サンタクロース問題の核心である「ねえ、ほんとにいるの」について、絵本の最後のページで「いるよ サンタクロースはね こどもを よろこばせるのが なによりの たのしみなのさ だって こどもが しあわせなときは みんなが しあわせなときだもの サンタクロースは ほんとにいるよ せかいじゅう いつまでもね」と書きます。
他にも「サンタクロースの部屋」(松岡享子、こぐま社)でもサンタクロースに関する一文が次のように紹介されています。
<サンタクロースその人は、いつかその子の心の外へ出ていってしまうだろう。だが、サンタクロースが占めていた心の空間は、その子の中に残る。この空間がある限り、人は成長に従って、サンタクロースに代わる新しい住人を、ここに迎えいれることができる。…のちに、いちばん崇高なものを宿すかもしれぬ心の場所が、実は幼い日にサンタクロースを住まわせることによってつくられるのだ。…本当らしく見せかけることによってつくられる本当と、本当だと信じることによって生まれる本当を、子どもはそれなりに区別している>。

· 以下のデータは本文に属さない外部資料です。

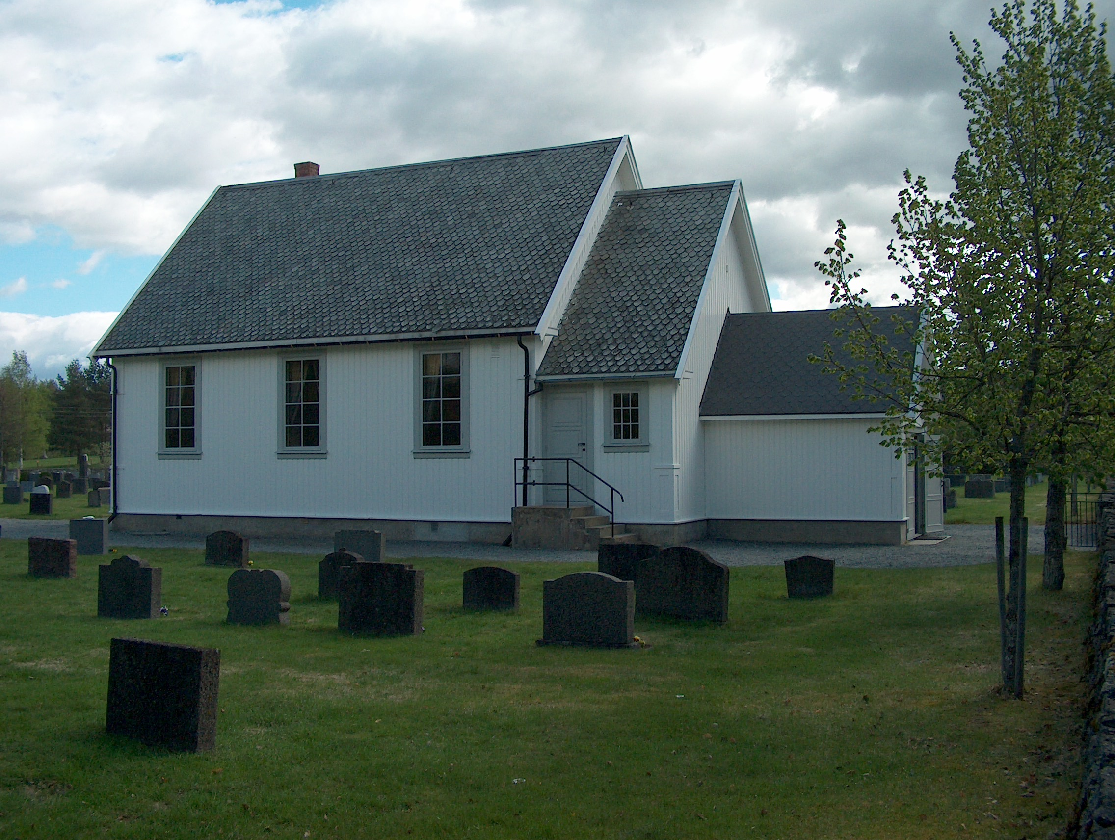 Kapellet ved Lunder kirke, Sokna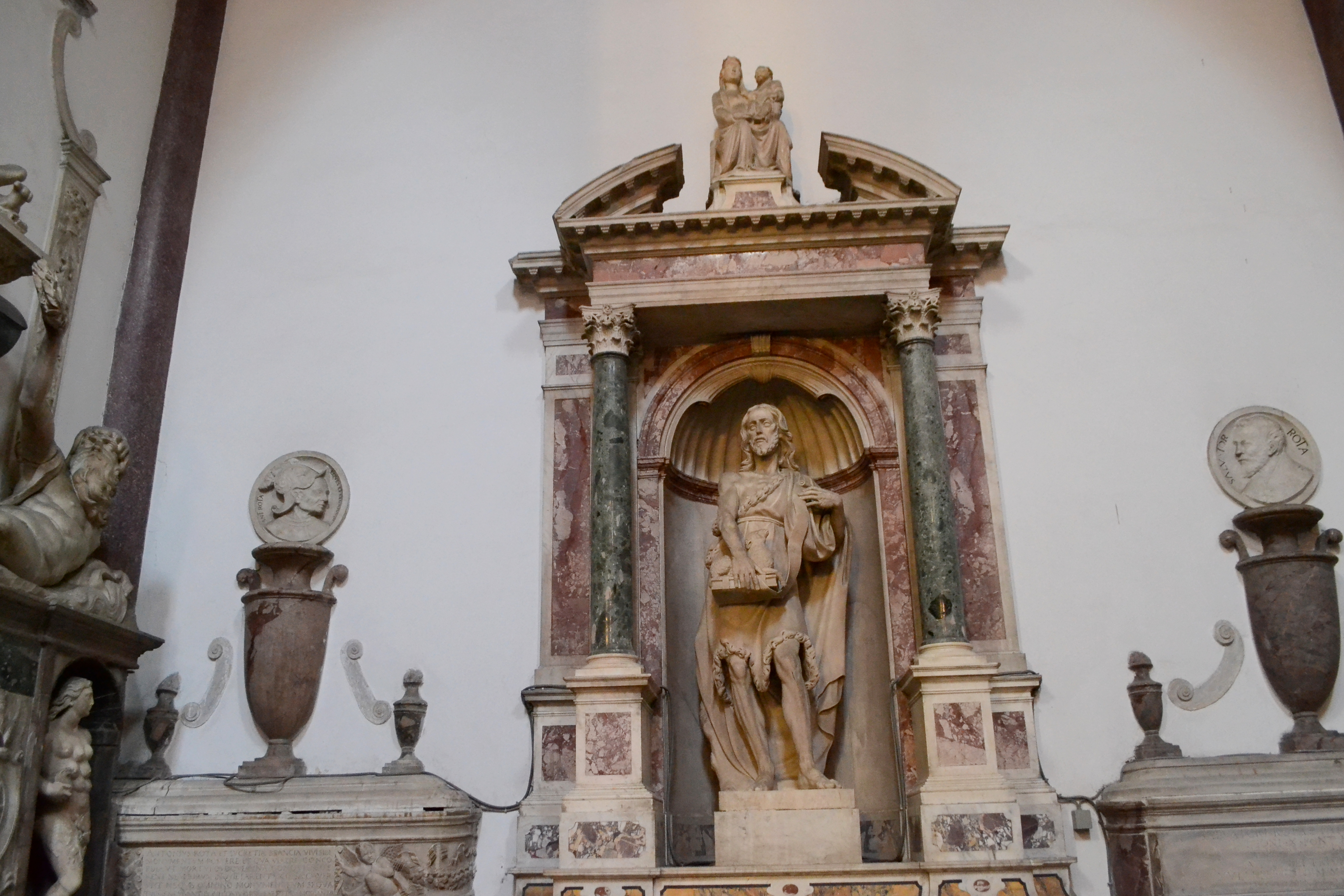 Cappella di San Giovanni Battista della chiesa di San Domenico Maggiore di Napoli. Al centro è l'altare marmoreo di Girolamo D'Auria con la statua di San Giovanni Battista.

以下、子どもたちと一緒に過ごすサンタクロースのクリスマスまでの時間を、一層心に残るものにするクリスマスの絵本や物語です。
「山のクリスマス」(ベーメルマンス 文・え、岩波の子どもの本)
「百まいのドレス」(エレナー・エスティス 作、ルイス・スロボドキン 絵、岩波書店)
「シモンとクリスマスねこ」(レギーネ・シントラー 作、ジータ・ユッカー 画、福音館文庫)
「クリスマスのリンゴ」(ルース・ソーヤー、アリソン・アトリー他 文、福音館書店)
「クリスマスまであと九日」(エッツ&ラバスティダ 作、富山房)
「クリスマス・イブ」(マーガレット・W・ブラウン ぶん、ベン・モントレソール え、ほるぷ出版)
「サンタクロースって ほんとにいるの?」(てるおかいつこ 文、すぎうらはんも 絵、福音館書店)
「クリスマス人形のねがい」(ルーマー・ゴッデン 文、バーバラ・クーニー 絵、岩波書店)
「とってもふしぎなクリスマス」(ルース・ソーヤー 文、バーバラ・クーニー 絵、ほるぷ出版)
「イエスとは誰か」(ジョン・ドミニク・クロッサン、新教出版社)
「時計作りは、トルーデにいいました。『日曜日やお祝いの日だけ、おさな子イエスにお祈りして、ささげものをするものではないんだ。毎日、毎時間、祈ることをわすれてはいけないのだよ』」(「クリスマスのリンゴ」)。
「真意を問うことが大事です。神の顕われはいったいどちらなのか。皇帝かイエスか、帝国の繁栄か農村の貧困か、上から他人を押さえつけて束縛することか、下から他人を支えて解放することか。これがイエスの誕生物語の真意を捉える問いなのです」(「イエスとは誰か」)。